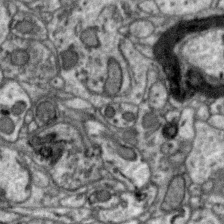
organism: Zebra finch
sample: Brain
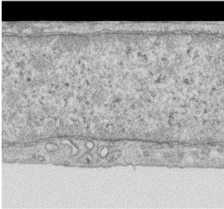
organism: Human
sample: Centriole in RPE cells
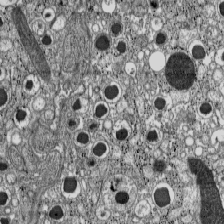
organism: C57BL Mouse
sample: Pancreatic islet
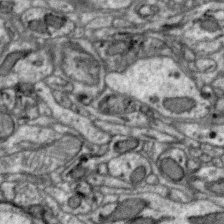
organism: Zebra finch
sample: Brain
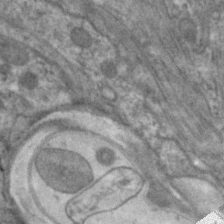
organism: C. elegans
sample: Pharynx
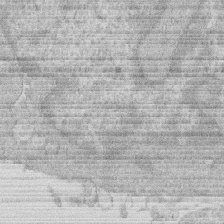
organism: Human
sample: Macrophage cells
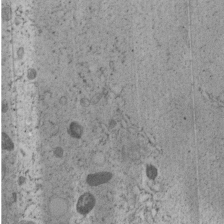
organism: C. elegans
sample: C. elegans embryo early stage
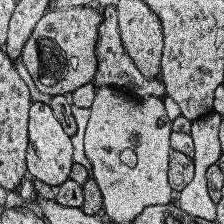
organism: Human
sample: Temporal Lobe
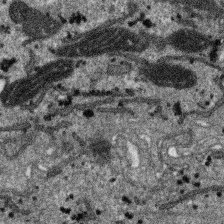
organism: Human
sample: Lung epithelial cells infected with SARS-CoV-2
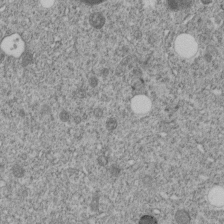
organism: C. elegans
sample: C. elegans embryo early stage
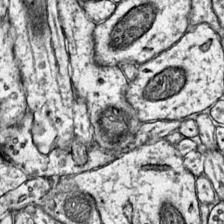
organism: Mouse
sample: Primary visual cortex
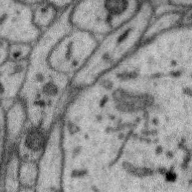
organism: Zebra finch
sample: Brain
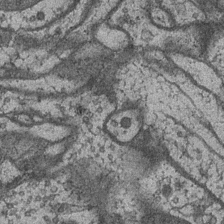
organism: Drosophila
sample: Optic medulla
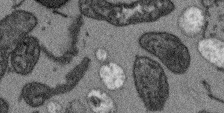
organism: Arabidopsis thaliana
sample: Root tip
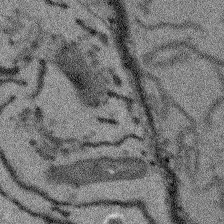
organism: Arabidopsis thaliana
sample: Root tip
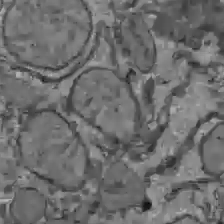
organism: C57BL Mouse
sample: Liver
+---+
Leaving all pictures aside, quote each record exactly.

» PROBLEM SOLUTION
organism: Zebra finch
sample: Brain
organism: Human
sample: Centriole in RPE cells
organism: C57BL Mouse
sample: Pancreatic islet
organism: Zebra finch
sample: Brain
organism: C. elegans
sample: Pharynx
organism: Human
sample: Macrophage cells
organism: C. elegans
sample: C. elegans embryo early stage
organism: Human
sample: Temporal Lobe
organism: Human
sample: Lung epithelial cells infected with SARS-CoV-2
organism: C. elegans
sample: C. elegans embryo early stage
organism: Mouse
sample: Primary visual cortex
organism: Zebra finch
sample: Brain
organism: Drosophila
sample: Optic medulla
organism: Arabidopsis thaliana
sample: Root tip
organism: Arabidopsis thaliana
sample: Root tip
organism: C57BL Mouse
sample: Liver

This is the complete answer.